Summary: Incremental improvement on the UX. When users need to add an optional argument for a new attention, there's this centralized location, `ForwardOptions` to be updated.

Differential Revision: D68988021
---
 examples/models/llama/attention.py | 26 ++++++++++++++------------
 1 file changed, 14 insertions(+), 12 deletions(-)

diff --git a/examples/models/llama/attention.py b/examples/models/llama/attention.py
index c6f01dbadce..ec55f2f1ee0 100644
--- a/examples/models/llama/attention.py
+++ b/examples/models/llama/attention.py
@@ -1,5 +1,5 @@
 from abc import ABC, abstractmethod
-from typing import Any, Dict, Optional, Tuple, Type
+from typing import Any, Dict, Optional, Tuple, Type, TypedDict
 
 import torch
 import torch.nn as nn
@@ -8,6 +8,15 @@
 from executorch.examples.models.llama.rope import Rope
 
 
+class ForwardOptions(TypedDict, total=False):
+    """Optional parameters for `Attention.forward` (compative with Python 3.10 and plus)."""
+
+    mask: Optional[torch.Tensor]
+    input_pos: Optional[torch.Tensor]
+    in_cache_state: Optional[Any]
+    out_cache_state: Optional[Any]
+
+
 class Attention(nn.Module, ABC):
     """Abstract base class for attention mechanisms with unified interface."""
 
@@ -17,19 +26,14 @@ def forward(
         x: torch.Tensor,
         freqs_cos: torch.Tensor,
         freqs_sin: torch.Tensor,
-        mask: Optional[torch.Tensor] = None,
-        input_pos: Optional[torch.Tensor] = None,
-        in_cache_state: Optional[Any] = None,
-        out_cache_state: Optional[Any] = None,
+        **kwargs: ForwardOptions,
     ) -> Tuple[torch.Tensor, Optional[Any]]:
         """Forward pass for attention mechanism.
 
         Args:
             x: Input tensor of shape (batch_size, seq_len, dim)
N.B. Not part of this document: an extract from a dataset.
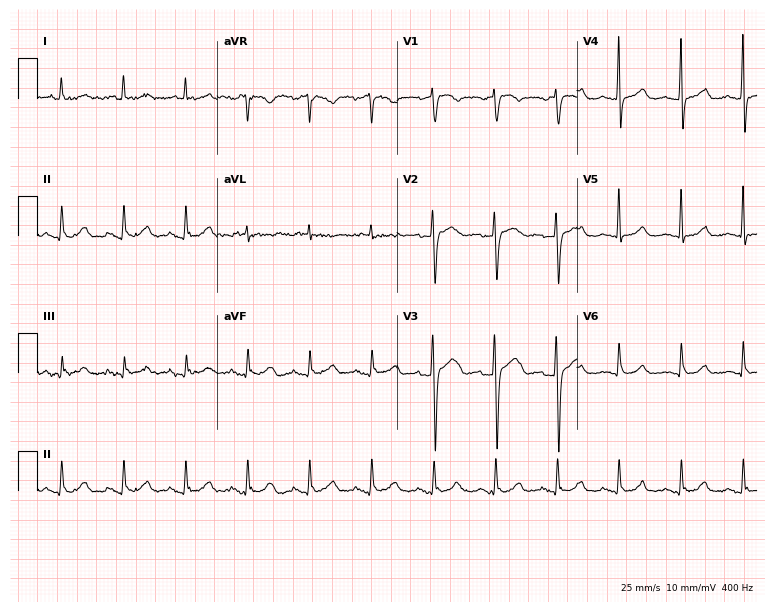
ECG (7.3-second recording at 400 Hz) — a 65-year-old female. Screened for six findings — first-degree AV block, right bundle branch block, left bundle branch block, sinus bradycardia, atrial fibrillation, sinus tachycardia — none is recorded. Only these six findings were labelled.
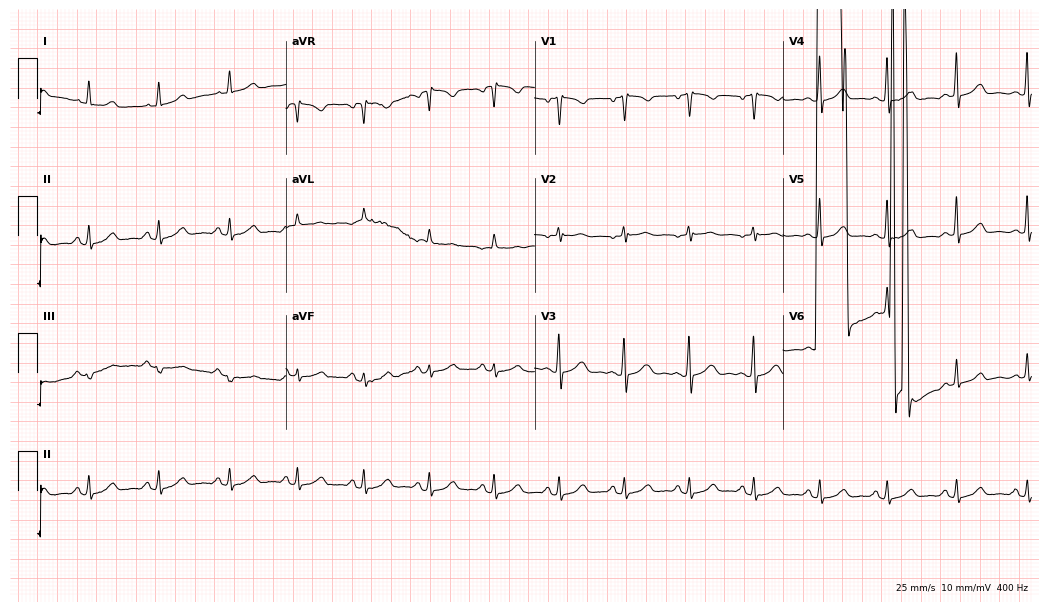
12-lead ECG from a female, 39 years old. Recorded interpretation: within normal limits.

             freqs_cos, freqs_sin: Rotary position embedding frequencies
-            mask: Optional attention mask
-            input_pos: Positions for KV cache updates
-            in_cache_state/out_cache_state: Cache states
+            ForwardOptions: grouped optional args
 
         Returns:
             Tuple of (output tensor, updated cache state)
@@ -209,11 +213,9 @@ def forward(
         x: torch.Tensor,
         freqs_cos: torch.Tensor,
         freqs_sin: torch.Tensor,
-        mask: Optional[torch.Tensor] = None,
-        input_pos: Optional[torch.Tensor] = None,
-        in_cache_state: Optional[Any] = None,
-        out_cache_state: Optional[Any] = None,
+        **kwargs: ForwardOptions,
     ) -> Tuple[torch.Tensor, Optional[Any]]:
+        input_pos = kwargs.get("input_pos")
         bsz, seqlen, _ = x.shape
 
         # QKV